Je laisse aux exégèses de l'oeuvre de Glissant le soin de commenter le « concept universalisant du Tout-monde » , juste une courte citation de l'inventeur du « concept » pour alimenter le débat : « [...] Césaire et Senghor représentent l'esprit francophone, une espèce de générosité généralisée, une aspiration à l'universel qui est l'un des grands leurres du XXe siècle. On ne peut pas dire que c'est mal. Que c'est mauvais. Mais on ne peut pas non plus dire que cela recouvre toute la surface d'une réalité. » (L'Humanité, 6 février 2007)
En revanche, je m'inscris en faux contre l'allégation selon laquelle Glissant fut un « proche d'Aimé Césaire » :
- Césaire et Glissant n'étaient pas « proches » du point de vue personnel. Ils n'étaient ni amis, ni camarades : ils ne se fréquentaient pas, ni à Paris, ni à la Martinique ; et Césaire ne recherchait pas la compagnie de Glissant, pour ne pas dire davantage. Quand on interrogeait Césaire sur Glissant, il répondait, avec son humour caustique bien connu : « Glissant est glissant ». Et la question était réglée.
- Césaire et Glissant n'étaient pas « proches » idéologiquement. Les thèses de Glissant : antillanité, créolisation, métissage culturel... ont été exprimées souvent en réaction à la négritude, même si on ne peut bien sûr pas réduire Césaire à ce terme, datant de 1935. Et Césaire, non seulement n'a jamais souscrit à l'oeuvre de Glissant, mais n'a même jamais daigné engager de dialogue conceptuel avec elle dans ses écrits. On trouve bien quelques réactions publiques de sa part dans des entretiens où l'on peut lire qu'il avait tendance à confondre, à tort ou à raison, les idées de Glissant et celles des défenseurs de la « créolité » . Il serait trop long dans un simple post d'argumenter plus précisément, je le ferai en d'autres circonstances. J'indique juste, par un exemple, que Césaire se méfiait de positions qui, selon lui, n'apportaient rien de nouveau et constituaient même une régression risquant de faire ressurgir des préjugés sur l'Afrique [...].
QUELLE "RICHE CORRESPONDANCE" ?
Le seul moment où Césaire aurait pu s'allier à Glissant, c'est en novembre 1963, quand il intervint devant la 16e chambre correctionnelle du palais de justice de Paris, au procès des dix-huit jeunes Martiniquais, membres de l'Organisation de la jeunesse anticolonialiste martiniquaise (Ojam). Ce groupe était issu de la dissolution, par le gouvernement français, du Front antillo-guyanais pour l'autonomie, créé en avril 1961 autournotamment d'Édouard Glissant et du Martiniquais Marcel Man-ville, du Guadeloupéen Paul Niger, et du Guyanais Justin Catayée. [...]

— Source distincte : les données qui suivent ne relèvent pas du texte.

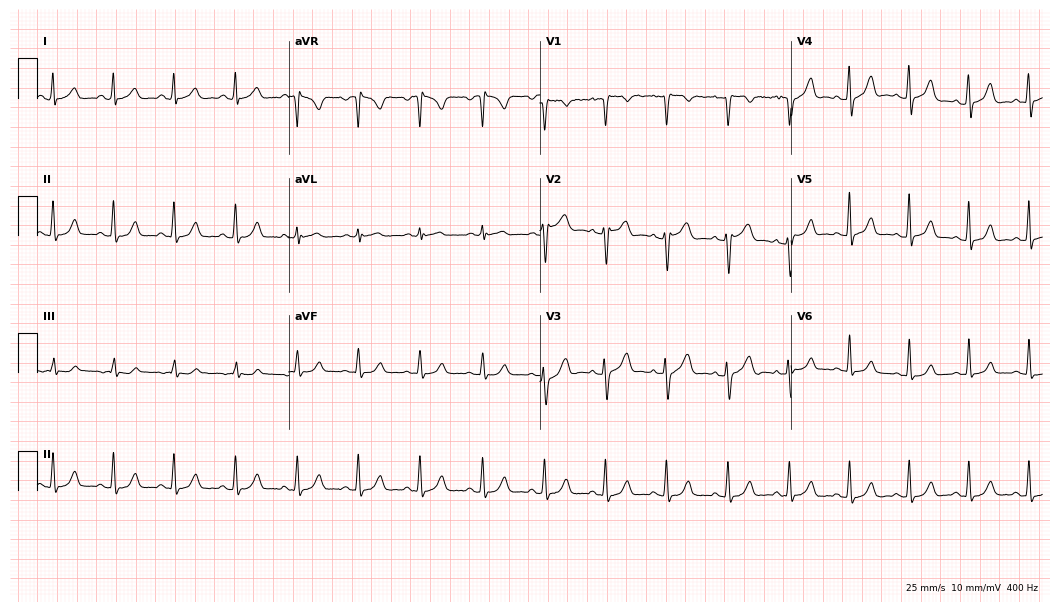
Electrocardiogram (10.2-second recording at 400 Hz), a 23-year-old female. Overall reading on record: normal ECG.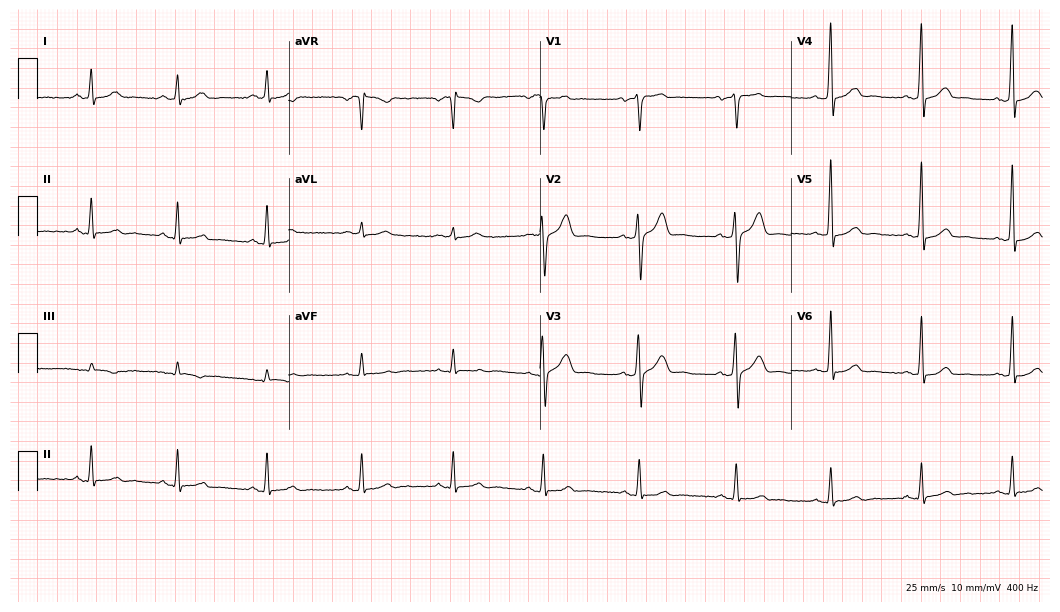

Pour finir, je suis donc prête à parier fort cher que l'assertion du ministère de la Justice - et par conséquent de l'article -, selon laquelle les archives d'Édouard Glissant comportent une « une riche correspondance » avec Césaire est fausse. J'ouvre les paris également pour celle de Leiris, qui, lui, fut véritablement un « proche » de Césaire.
Que les archives de Glissant soient acquises par la France, soit, on verra bien ce qu'elles contiennent précisément quand elles seront consultables. Certains offrent leurs documents à la Bibliothèque littéraire Jacques Doucet, à la Bibliothèque nationale, ou à l'Imec. Il n'aurait pas été absurde, en outre, que ceux de Glissant eussent été confiés aux Archives départementales de la Martinique. Ses ayants-droit ont fait un autre choix et ça les regarde. Cependant, valoriser officiellement ce « trésor » par une prétendue proximité entre Glissant et Césaire qui serait attestée par leur « riche correspondance » relève à la fois du contresens et de la contre vérité.